Many artists, across the world, do landscape portraitures, but works akin to that of Bikash Poddar are hard to find.
This 58-year-old artist’s watercolours merge into one another, like waves of the sea and hues of the dawn, envisioning a world in the middle of tumult, destruction and yet rising again, literally doomsday on paper, but with the seeds of rebirth.
Bikash Poddar, born in Bengal but residing in Delhi, is known as one of the foremost landscape artists in India at this time.
What makes his paintings exceptionally fascinating and unique is the use of the Japanese Wash Technique, whereby a special paper is first washed with a light colour and then stronger colours used to create features of landscapes, objects and human figures on them.
Originating from Chinese and Japanese calligraphic art, legendary artists like Gaganendranath Tagore of the Bengal School, are famed to have first adapted it in India; but due to the complexity involved, not too many painters practise it today.
Bikash, who graduated from the Government College of Art in Kolkata in Applied Art, has taken decades to perfect the technique. He says, “My art is inspired by nature.
These include the sceneries of my hometown - the hilly Kaliyaganj in north Bengal, seas and the countryside. Vast expanses of blue, green and angry red skies incite me to draw them out on canvas.”
“It has taken me a while to grasp the technique. When you attempt to apply colour on a wet piece of paper, it spreads out in all directions.

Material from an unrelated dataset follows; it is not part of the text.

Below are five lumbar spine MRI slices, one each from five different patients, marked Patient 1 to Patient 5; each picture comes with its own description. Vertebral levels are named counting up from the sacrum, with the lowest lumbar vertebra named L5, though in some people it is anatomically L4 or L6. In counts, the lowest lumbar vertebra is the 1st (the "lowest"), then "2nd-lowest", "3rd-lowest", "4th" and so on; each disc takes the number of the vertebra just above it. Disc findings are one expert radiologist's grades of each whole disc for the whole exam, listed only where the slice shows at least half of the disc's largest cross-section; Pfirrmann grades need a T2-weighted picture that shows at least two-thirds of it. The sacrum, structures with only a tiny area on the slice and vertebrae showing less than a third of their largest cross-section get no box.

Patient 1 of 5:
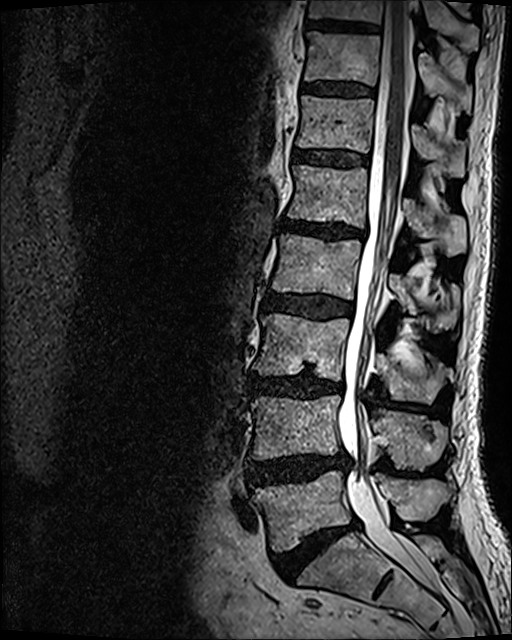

You have to patiently master the art of channelising them as per your wish and imagination.
For someone who practises Wash technique, the brush stroke has to be as precise as a sword - clean and impactful. The results come out beautifully as you can see them on the canvas,” he adds.
Bikash Poddar’s tumultuous seas, boats mirroring in river water, trees caught in stormy fury and thatched huts melting into a rural background, bear the stamp of his genius.
One does not need to locate the signature to know that it’s a Bikash Poddar.
Catch his works at Gallerie Ganesha, GK II, where they are now on exhibition, till May 11.